■ Work instruction ■
Render every line of the data exactly as written, and leave out the pictures.

┄┄┄┄┄┄┄┄┄┄┄┄┄┄┄┄┄┄┄┄

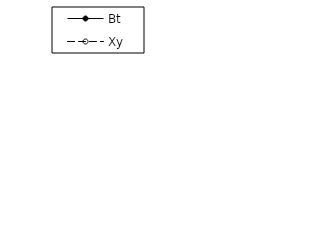
| Category | Bt | Xy |
|---|---|---|
|    A. brasilense | 57.964 | 52.163 |
|    A. chroococcum | 58.604 | 51.181 |
| CK | 53.865 | 52.804 |
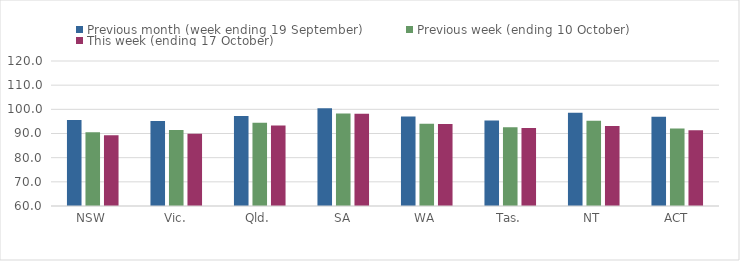
| Category | Previous month (week ending 19 September) | Previous week (ending 10 October) | This week (ending 17 October) |
|---|---|---|---|
| NSW | 95.62 | 90.48 | 89.3 |
| Vic. | 95.16 | 91.49 | 89.94 |
| Qld. | 97.28 | 94.42 | 93.31 |
| SA | 100.48 | 98.23 | 98.18 |
| WA | 97.07 | 94.01 | 93.97 |
| Tas. | 95.38 | 92.59 | 92.3 |
| NT | 98.6 | 95.29 | 93.09 |
| ACT | 96.88 | 92.1 | 91.33 |
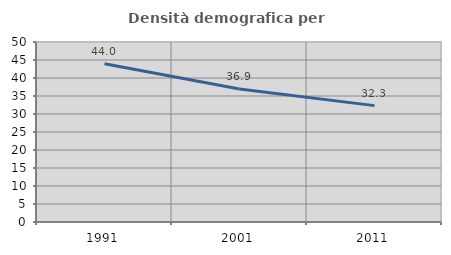
| Category | Densità demografica |
|---|---|
| 1991.0 | 43.972 |
| 2001.0 | 36.937 |
| 2011.0 | 32.324 |
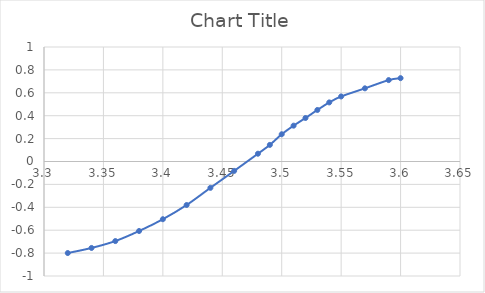
| Category | Series 0 |
|---|---|
| 3.32 | -0.8 |
| 3.34 | -0.755 |
| 3.36 | -0.695 |
| 3.38 | -0.607 |
| 3.4 | -0.504 |
| 3.42 | -0.38 |
| 3.44 | -0.23 |
| 3.46 | -0.082 |
| 3.48 | 0.068 |
| 3.49 | 0.145 |
| 3.5 | 0.238 |
| 3.51 | 0.313 |
| 3.52 | 0.38 |
| 3.53 | 0.45 |
| 3.54 | 0.516 |
| 3.55 | 0.568 |
| 3.57 | 0.639 |
| 3.59 | 0.711 |
| 3.6 | 0.728 |

┄┄┄┄┄┄┄┄┄┄┄┄┄┄┄┄┄┄┄┄

■ Reply to the exercise ■
| Category | Bt | Xy |
|---|---|---|
|    A. brasilense | 57.964 | 52.163 |
|    A. chroococcum | 58.604 | 51.181 |
| CK | 53.865 | 52.804 |
| Category | Previous month (week ending 19 September) | Previous week (ending 10 October) | This week (ending 17 October) |
|---|---|---|---|
| NSW | 95.62 | 90.48 | 89.3 |
| Vic. | 95.16 | 91.49 | 89.94 |
| Qld. | 97.28 | 94.42 | 93.31 |
| SA | 100.48 | 98.23 | 98.18 |
| WA | 97.07 | 94.01 | 93.97 |
| Tas. | 95.38 | 92.59 | 92.3 |
| NT | 98.6 | 95.29 | 93.09 |
| ACT | 96.88 | 92.1 | 91.33 |
| Category | Densità demografica |
|---|---|
| 1991.0 | 43.972 |
| 2001.0 | 36.937 |
| 2011.0 | 32.324 |
| Category | Series 0 |
|---|---|
| 3.32 | -0.8 |
| 3.34 | -0.755 |
| 3.36 | -0.695 |
| 3.38 | -0.607 |
| 3.4 | -0.504 |
| 3.42 | -0.38 |
| 3.44 | -0.23 |
| 3.46 | -0.082 |
| 3.48 | 0.068 |
| 3.49 | 0.145 |
| 3.5 | 0.238 |
| 3.51 | 0.313 |
| 3.52 | 0.38 |
| 3.53 | 0.45 |
| 3.54 | 0.516 |
| 3.55 | 0.568 |
| 3.57 | 0.639 |
| 3.59 | 0.711 |
| 3.6 | 0.728 |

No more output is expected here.